Inertial signals are measurements from sensors like accelerometers and gyroscopes that capture motion—specifically linear acceleration and angular velocity. In the UCI HAR dataset, these include signals such as body acceleration, gyroscope data, and total acceleration along the X, Y, and Z axes. That gives a total of 9 signals.

Time stamps refer to the sequence of measurements taken over time. The dataset is divided into windows of 2.56 seconds, sampled at 50 Hz, meaning each window contains 128 time steps. So, for each sample, you have 128 values for each of the 9 signals, forming a matrix of shape (128, 9) per sample.


### reason for shape ?


the shape `(10299, 128, 9)` is **correct** for the UCI HAR Dataset **Inertial Signals** when processed properly.

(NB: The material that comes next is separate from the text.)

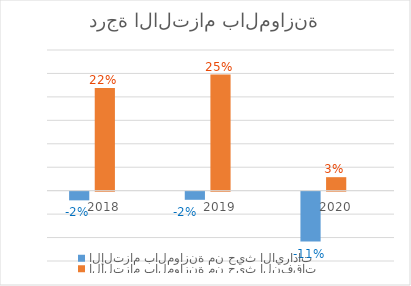
| Category | الإلتزام بالموازنة من حيث الايرادات | الإلتزام بالموازنة من حيث النفقات | المستهدف |
|---|---|---|---|
| 2018.0 | -0.019 | 0.219 | 0 |
| 2019.0 | -0.017 | 0.248 | 0 |
| 2020.0 | -0.107 | 0.029 | 0 |

Here's what each dimension means:

* `10299`: Total number of samples (train + test combined: 7352 train + 2947 test)
* `128`: Each sample is a time window of 128 readings (time steps)
* `9`: There are **9 inertial signal features**:
  * Total Acc: `body_acc_x/y/z`
  * Body Acc: `body_gyro_x/y/z`
  * Jerk: `total_acc_x/y/z`

### 📊 Why the **train_data has 561 features**:



- The 561 features come from **hand-crafted feature extraction** on the raw signal data.
⚙️ Step-by-step:

1. **Raw data shape** (after stacking `Inertial Signals`):

   * Shape = `(7352, 128, 9)` for training
   * Raw signal from accelerometer + gyroscope in time windows.

2. **Feature extraction process** (already done in the dataset's `X_train.txt` file):

   * From each 128-sample × 9-signal window → extract statistical features:

     * e.g., mean, std, energy, entropy, correlation, FFT coefficients, etc.
     * This is done per signal.
   * In total, **561 features per sample** are engineered this way.

3. **Final train dataset used in classification:**

   * Shape = `(7352, 561)`
   * Each row is a sample (1 time window)
   * Each column is a feature
 📁 Files Involved:

* `Inertial Signals/` → Raw 128×9 time series
* `X_train.txt` → Preprocessed data with 561 features
* `y_train.txt` → Corresponding activity labels

If we're working from raw Inertial Signals, you'll have to **re-implement feature extraction** to get the 561 features — or use the `X_train.txt` directly.



# concatatanating the signal files to create raw data

In [1]:
import pandas as pd
import numpy as np
import os

def load_signals(signal_dir):
    filenames = sorted(os.listdir(signal_dir))
    signal_data = [pd.read_csv(os.path.join(signal_dir, f), delim_whitespace=True, header=None) 
                   for f in filenames]
    return np.stack(signal_data, axis=-1)  # shape: (samples, time, features)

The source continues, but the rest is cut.